2. ICL Data Efficiency:
   • Gemini 1.5. Pro outperformed GPT-4o in terms of ICL data efficiency on most datasets, with the highest efficiency observed on EuroSAT.

Impact of Batch Querying

Including a single query at a time proved suboptimal for many datasets. Batching (grouping multiple queries) showed:

• Minimal to no degradation in performance for Gemini 1.5. Pro across large batch sizes.
• Substantial latency and cost savings.

Cost and Latency Analysis

Many-shot ICL can be computationally expensive due to long input contexts. With batching:

• A near 35x reduction in latency and 10x in cost was observed for HAM10000.
• For TerraIncognita, latency reduced by 20x, and cost by 45x.

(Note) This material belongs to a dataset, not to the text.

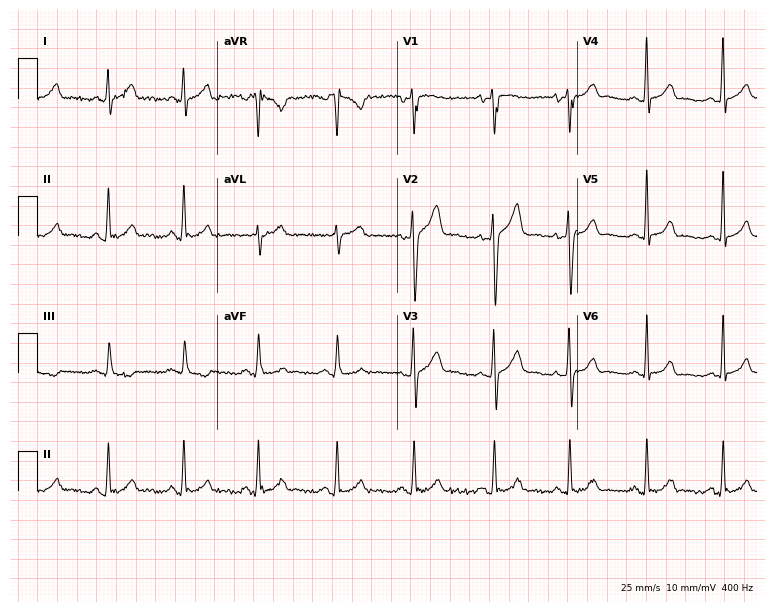
Standard 12-lead ECG recorded from a man, 25 years old. Read as a normal ECG.

Implications and Future Directions

Practical Implications:

1. Operational Efficiency: Many-shot ICL can significantly enhance the adaptability of multimodal models, allowing for quick adaptation to new tasks without the need for extensive fine-tuning.
2. Cost Reduction: The ability to batch queries effectively reduces computational costs and inference latency, making the deployment of these models more feasible in real-world applications.

Theoretical Implications:

1. Model Robustness: The findings suggest that with larger context windows, models can leverage more in-context examples, leading to improved robustness and performance consistency.
2. Understanding Model Behavior: Investigating the reasons behind the improvements seen with batch querying, such as domain and class calibration, provides deeper insights into how models can be further optimized.

Looking Ahead

Many-shot ICL represents a substantial stride for multimodal foundation models. As context window sizes continue to expand, the ability to leverage a large number of demonstrating examples will likely improve further. Ongoing research should explore:

• Comparative studies with traditional fine-tuning to evaluate performance and efficiency trade-offs.
• Detailed investigation of biases and hallucinations in the context of many-shot ICL.
• Extension to other tasks and open-source multimodal models.

In summary, this paper underscores the capability of multimodal foundation models to benefit significantly from many-shot ICL, paving the way for more efficient and adaptable AI applications.